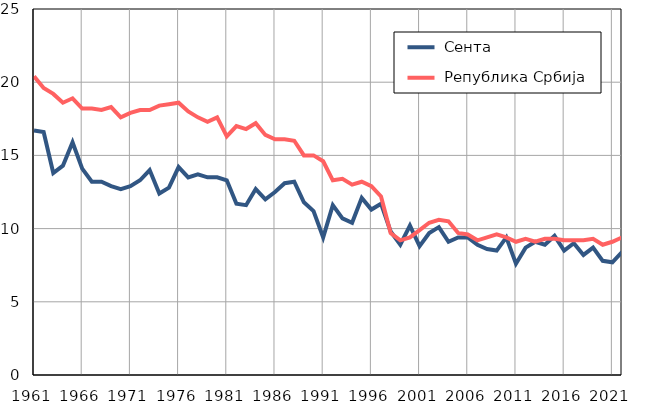
| Category |  Сента |  Република Србија |
|---|---|---|
| 1961.0 | 16.7 | 20.4 |
| 1962.0 | 16.6 | 19.6 |
| 1963.0 | 13.8 | 19.2 |
| 1964.0 | 14.3 | 18.6 |
| 1965.0 | 15.9 | 18.9 |
| 1966.0 | 14.1 | 18.2 |
| 1967.0 | 13.2 | 18.2 |
| 1968.0 | 13.2 | 18.1 |
| 1969.0 | 12.9 | 18.3 |
| 1970.0 | 12.7 | 17.6 |
| 1971.0 | 12.9 | 17.9 |
| 1972.0 | 13.3 | 18.1 |
| 1973.0 | 14 | 18.1 |
| 1974.0 | 12.4 | 18.4 |
| 1975.0 | 12.8 | 18.5 |
| 1976.0 | 14.2 | 18.6 |
| 1977.0 | 13.5 | 18 |
| 1978.0 | 13.7 | 17.6 |
| 1979.0 | 13.5 | 17.3 |
| 1980.0 | 13.5 | 17.6 |
| 1981.0 | 13.3 | 16.3 |
| 1982.0 | 11.7 | 17 |
| 1983.0 | 11.6 | 16.8 |
| 1984.0 | 12.7 | 17.2 |
| 1985.0 | 12 | 16.4 |
| 1986.0 | 12.5 | 16.1 |
| 1987.0 | 13.1 | 16.1 |
| 1988.0 | 13.2 | 16 |
| 1989.0 | 11.8 | 15 |
| 1990.0 | 11.2 | 15 |
| 1991.0 | 9.4 | 14.6 |
| 1992.0 | 11.6 | 13.3 |
| 1993.0 | 10.7 | 13.4 |
| 1994.0 | 10.4 | 13 |
| 1995.0 | 12.1 | 13.2 |
| 1996.0 | 11.3 | 12.9 |
| 1997.0 | 11.7 | 12.2 |
| 1998.0 | 9.8 | 9.7 |
| 1999.0 | 8.9 | 9.2 |
| 2000.0 | 10.2 | 9.4 |
| 2001.0 | 8.8 | 9.9 |
| 2002.0 | 9.7 | 10.4 |
| 2003.0 | 10.1 | 10.6 |
| 2004.0 | 9.1 | 10.5 |
| 2005.0 | 9.4 | 9.7 |
| 2006.0 | 9.4 | 9.6 |
| 2007.0 | 8.9 | 9.2 |
| 2008.0 | 8.6 | 9.4 |
| 2009.0 | 8.5 | 9.6 |
| 2010.0 | 9.4 | 9.4 |
| 2011.0 | 7.6 | 9.1 |
| 2012.0 | 8.7 | 9.3 |
| 2013.0 | 9.1 | 9.1 |
| 2014.0 | 8.9 | 9.3 |
| 2015.0 | 9.5 | 9.3 |
| 2016.0 | 8.5 | 9.2 |
| 2017.0 | 9 | 9.2 |
| 2018.0 | 8.2 | 9.2 |
| 2019.0 | 8.7 | 9.3 |
| 2020.0 | 7.8 | 8.9 |
| 2021.0 | 7.7 | 9.1 |
| 2022.0 | 8.4 | 9.4 |

## What you should do
Lines from the start of the listing above through the line holding "12.9 | 18.3 |" are to be duplicated exactly, and nothing more; leave out the pictures.

## Expected output
| Category |  Сента |  Република Србија |
|---|---|---|
| 1961.0 | 16.7 | 20.4 |
| 1962.0 | 16.6 | 19.6 |
| 1963.0 | 13.8 | 19.2 |
| 1964.0 | 14.3 | 18.6 |
| 1965.0 | 15.9 | 18.9 |
| 1966.0 | 14.1 | 18.2 |
| 1967.0 | 13.2 | 18.2 |
| 1968.0 | 13.2 | 18.1 |
| 1969.0 | 12.9 | 18.3 |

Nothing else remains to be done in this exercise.